On tape, the entrance to the Silky Road Ranch was totally different from the one I'd seen recently in person during my visit with Lauren. The day that Brian Sample went to visit Gloria Welle with retribution and murder in his heart, no gate at all blocked the entrance to the ranch. No imposing stone pillars marked the spot where the dirt lane broke off the county road. No video cameras checked on the arrival of visitors. No speakers announced curt warnings; no microphones eavesdropped on conversations. In those days before the murder, the sign that hung above the rough-cut pine logs that marked the entrance to the spread was carved of wood and read
"Silky Road Ranch." It wasn't engraved on a stainless-steel plate that read
"Gloria's Silky Road Ranch-No Visitors."
The Silky Road wasn't a memorial to Gloria back then. It was just Gloria and Raymond Welle's horse ranch.
It didn't surprise me that few of the actual details of the murder had stuck in my memory. The television stories about the crime referred to the victim of the murder as a "Denver debutante," "a wealthy socialite," or "the daughter of railroad billionaire Horace Tambor."
None of the reports identified Gloria as a successful horse breeder, or even as Mrs. Raymond Welle. Ray's radio fame was barely starting to percolate; and his first term in Congress wouldn't start until 1994.
I was curious about having my memory tweaked. What had transpired on the ranch that day?
According to the television news reports, the whole affair had lasted only ninety minutes. During that brief window of time, Brian Sample had somehow entered the ranch house, joined Gloria for tea, forced her to make a telephone call in an effort to lure Raymond Welle home from his office, locked Gloria in a guest-room closet, and then shot her to death right through the wooden door.
Shortly thereafter, Brian had fired a few rounds at the arriving law enforcement authorities. The police had gunned him down as he made a dash to the woods to try to escape.

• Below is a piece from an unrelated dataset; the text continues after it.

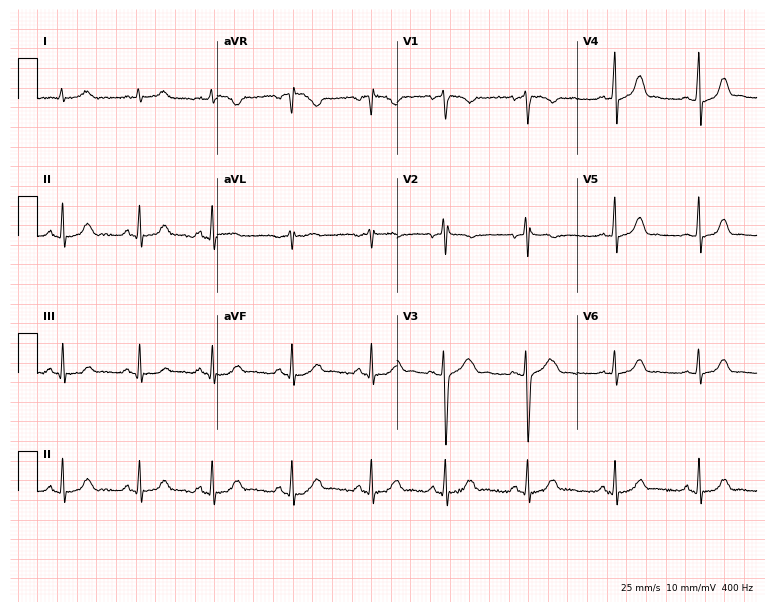
12-lead ECG (7.3-second recording at 400 Hz) from a female patient, 29 years old. Labelled as a normal ECG.
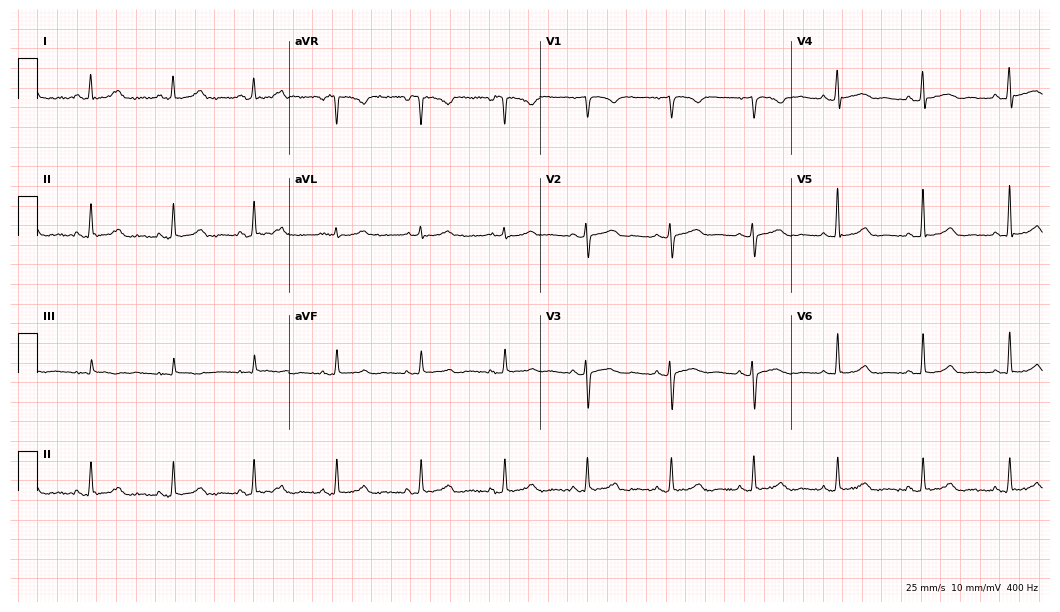
12-lead ECG from a 49-year-old female patient (10.2-second recording at 400 Hz). Recorded interpretation: within normal limits.

A follow-up story the day after Gloria's murder reported that authorities had learned that the suspect in the killing, Brian Sample, had been a patient of Gloria Welle's husband, psychologist Dr. Raymond Welle. Sample was, it was assumed, bent on revenge when he invaded the Welle home. Although the exact motive for seeking revenge upon his psychotherapist wasn't revealed in the report, the reason that Sample had sought mental-health treatment was already apparently the stuff of local lore. No one in town had any questions at all about what the precipitant was for the almost yearlong decline in Sample's emotional state.

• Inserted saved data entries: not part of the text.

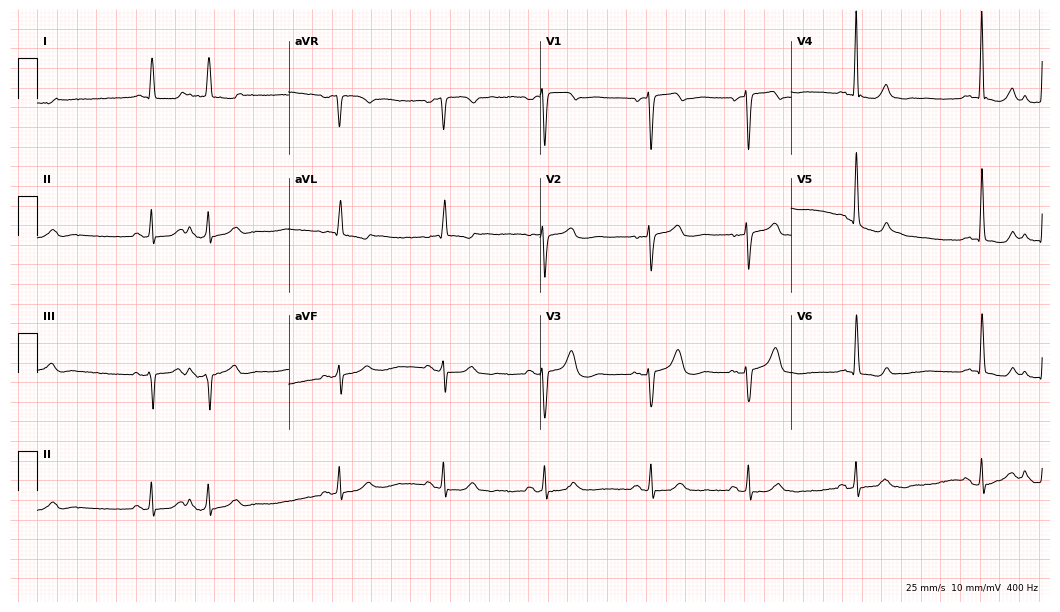
12-lead ECG from an 84-year-old woman. No first-degree AV block, right bundle branch block (RBBB), left bundle branch block (LBBB), sinus bradycardia, atrial fibrillation (AF) or sinus tachycardia recorded for this tracing. Only these six findings were labelled.
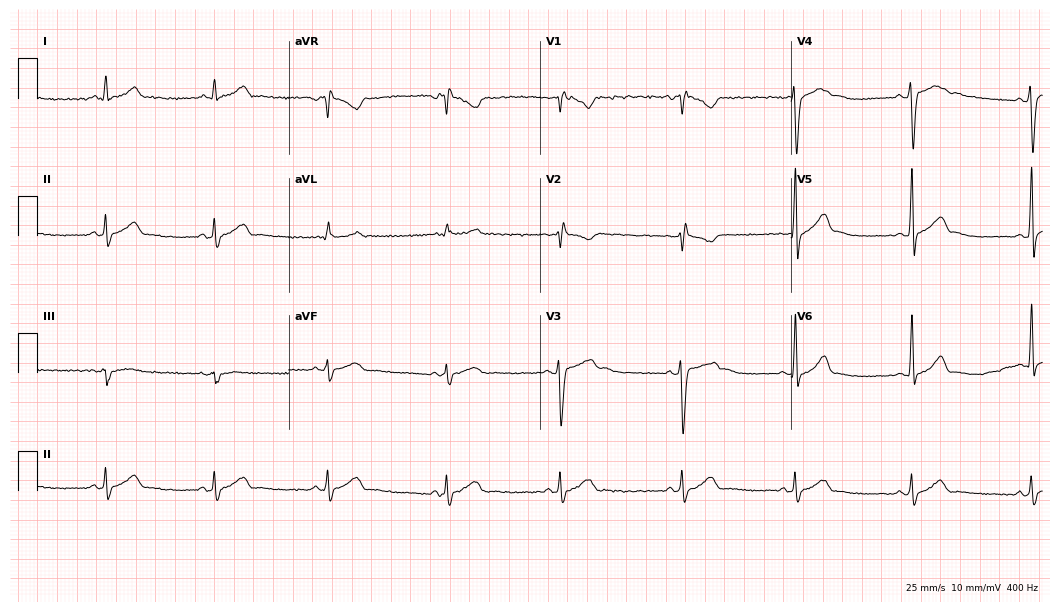
Standard 12-lead ECG recorded from an 18-year-old male. None of these six findings is recorded: first-degree AV block, right bundle branch block, left bundle branch block, sinus bradycardia, atrial fibrillation, sinus tachycardia. Findings outside these six are not listed.
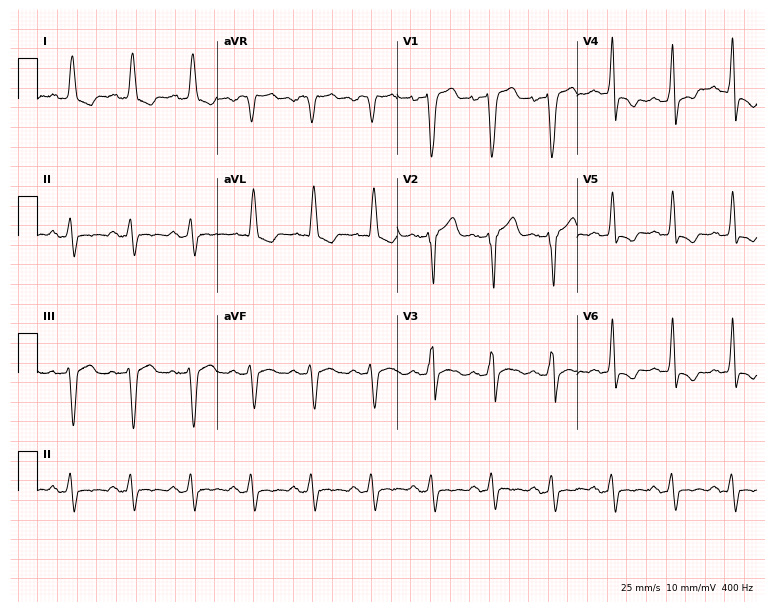
Electrocardiogram (7.3-second recording at 400 Hz), a man, 74 years old. Interpretation includes left bundle branch block.
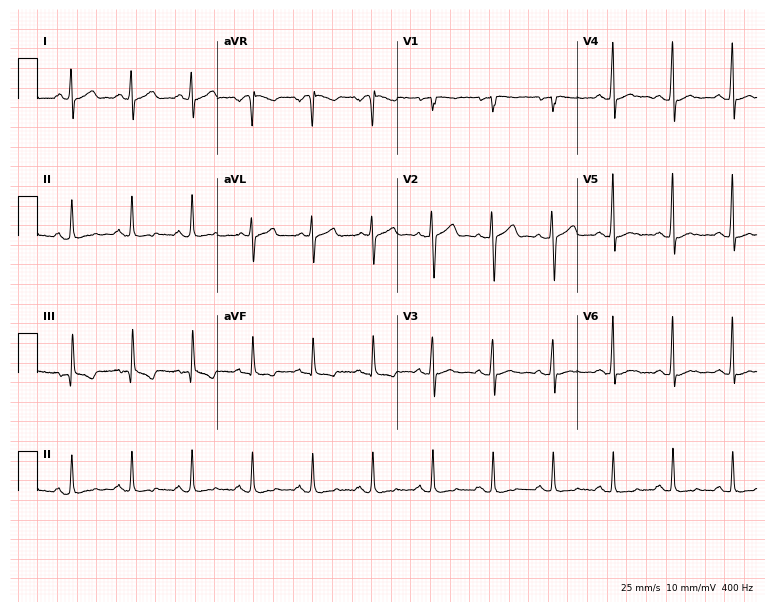
Electrocardiogram (7.3-second recording at 400 Hz), a 52-year-old male. Of the six screened findings (first-degree AV block, right bundle branch block, left bundle branch block, sinus bradycardia, atrial fibrillation, sinus tachycardia), none is recorded.

Brian Sample had owned a local saloon called The Livery. On a Tuesday night eleven months before he killed Gloria Welle, Brian had been behind the bar of that saloon, pouring drinks. One of his customers that evening was a regular, a not-certified public accountant named Grant Wortham who played catcher on Brian's softball team. Wortham had come into the bar after work for a cheeseburger and a beer, and had left the establishment three hours later after consuming eight beers and two shots of Cuervo Gold. When he left to go home, Wortham climbed behind the wheel of his big old Dodge Ram pickup truck.